If the lag gets to more than 30 seconds for 5 minutes, we will alert. So the read-between-the-lines there is that we expect the lag to be normally less than 30 seconds. Especially for extended periods. If somehow things gets so bad that the lag gets to 20 minutes (meaning the target is 20 minutes behind the source pod) we will transparently switch to snapshot-based replication to catchup.
That sounds weird? Didn’t we move from snapshot based replication to REDUCE the RPO? Shouldn’t it make the lag worse? It does seem counter-intuitive. Well overall, snapshot replication is more efficient–we maintain dedupe and compression and therefore we have to send less overall.
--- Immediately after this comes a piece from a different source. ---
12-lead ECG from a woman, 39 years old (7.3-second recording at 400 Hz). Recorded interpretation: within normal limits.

But there is some overhead, we do have to do work to create those snapshots. So it would be very difficult to get to that mechanism to consistent near-zero lag–which is the expectation of ActiveDR. So it is good to get large amounts of data quickly, but not continuous, frequent changes.
The lag doesn’t just describe the point-in-time of the writes going to volumes (a.k.a. the dataset on the active volumes). But also the pod itself. If the lag is let’s say 1 second, any object or configuration change in the past 1 second will not have made it to the remote pod yet. So a volume for instance you created .5 seconds ago will not be protected yet to the remote pod. So if the source array fails .2 seconds after a volume was created, that volume will not appear when you promote the pod on the remote array.
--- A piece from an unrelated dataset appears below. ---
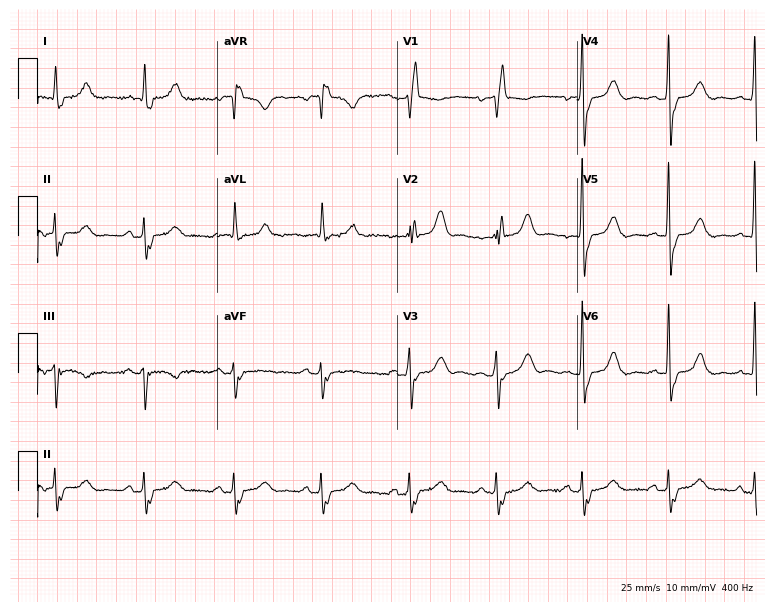
Resting 12-lead electrocardiogram (7.3-second recording at 400 Hz). Patient: a 47-year-old woman. The tracing shows right bundle branch block.
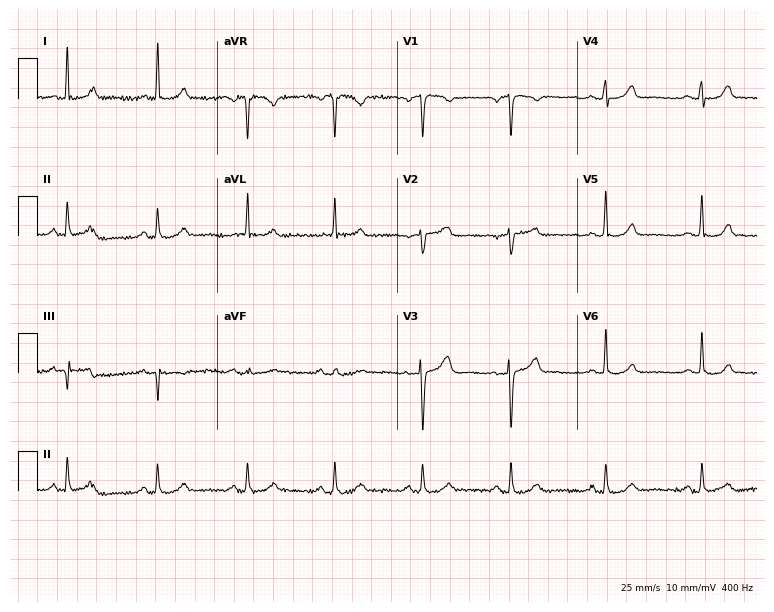
12-lead ECG (7.3-second recording at 400 Hz) from a female patient, 65 years old. Labelled as a normal ECG.

If I look from the target array at the volume that I configured a QoS limit on, you will see that target volume also has that configured QoS:
If I change it from 500 MB/s to 1,000:
You will see that configuration change appear on the target volume too:
Do new volumes or changes appear in the demoted target pod immediately? No. While they are protected and on the target pod if they are created before the latest recovery point, they do not necessarily show up in the demoted target pod immediately. We refresh how the target pod “looks” about every 15 minutes. If you want to “refresh” how it looks, you can. Promote it. Then demote it. The thing to remember though, is that when you promote it, you will always get the latest recovery point (unless you promote it from some undo or relink pod)–so you don’t have to do this over and over.
VMware
I still have VMware in my title so let me talk about that. We are updating our SRA to support ActiveDR–that work is mostly done. Final stages of testing and will move on to certification soon. See the video at the top of this post.
vVol support is in the design phase right now–ActiveDR maps VERY well to the vVol replication API so I am looking forward to that. The work to do that overlaps well with the work we are doing for ActiveCluster support too. Both of those technologies are still roadmap items for vVols at this time. Stay tuned for more specific updates on that in the future.
Thank You, very insightful. can this be automated, what would it entail to do it in an automated fashion. How does host failover or application shut down initiate the failover if automated? Thank You again
You’re welcome! So the best option is VMware’s Site Recovery Manager https://www.codyhosterman.com/2020/09/sra-4-0-released-activedr-support/ if you are using VMware of course. If you are using a different platform, we can give more specific advice on that.
The VMware option using SRM will definitely be in the near future as it is currently using a different storage device, and thank you again for making it clear. For the current environment, the platform is Linux ( not sure if RH or Other, will confirm with the OS team) . Then we have another Pure environment using Windows within a DMZ, this will be done when the Linux environment can be automated. Any insight will help take us forward. Appreciate your feedback!